One rather chilly application of game theory analysis can be found in the period of the Cold War when the United States and the former Soviet Union maintained a nuclear weapons policy that was described by the acronym MAD, which stood for mutually assured destruction. Both countries had enough nuclear weapons to destroy the other several times over, and each threatened to launch sufficient nuclear weapons to destroy the other country if the other country launched a nuclear attack against it or any of its allies. On its face, the MAD doctrine seems, well, mad. It was, after all, a commitment by each nation to respond to any nuclear attack with a counterattack that many scientists expected would end human life on earth. As crazy as it seemed, however, it worked. For 40 years, the two nations did not go to war. While the collapse of the Soviet Union in 1991 ended the need for a MAD doctrine, during the time that the two countries were rivals, MAD was a very effective trigger indeed.

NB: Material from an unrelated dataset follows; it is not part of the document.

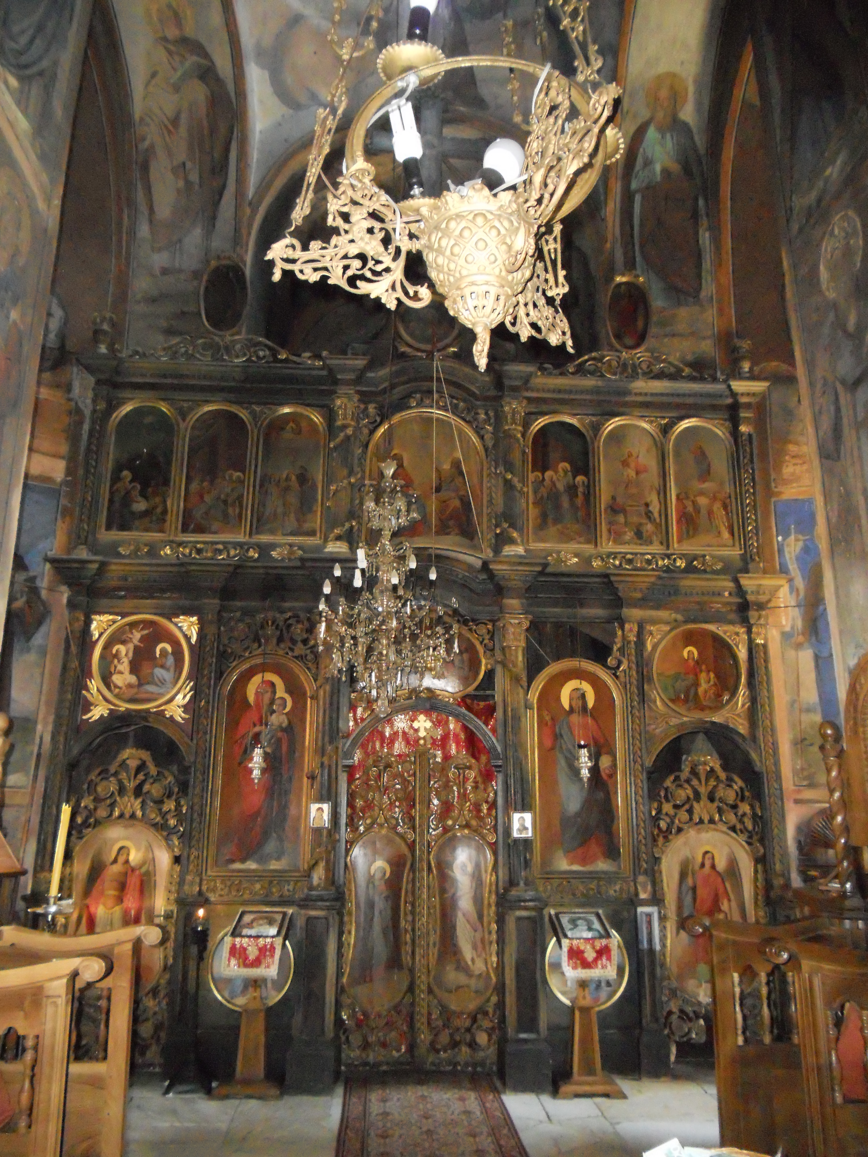 Manastir Kamenac

Of course, the ending of the Cold War has not produced the ending of a nuclear threat. Several nations now have nuclear weapons. The threat that Iran will introduce nuclear weapons, given its stated commitment to destroy the state of Israel, suggests that the possibility of nuclear war still haunts the world community.
Self Check: Game Theory
Answer the question(s) below to see how well you understand the topics covered in the previous section. This short quiz does not count toward your grade in the class, and you can retake it an unlimited number of times.
Game Theory Problem With 100 Couples And Cheating Stories
You’ll have more success on the Self Check if you’ve completed the two Readings in this section.
Use this quiz to check your understanding and decide whether to (1) study the previous section further or (2) move on to the next section.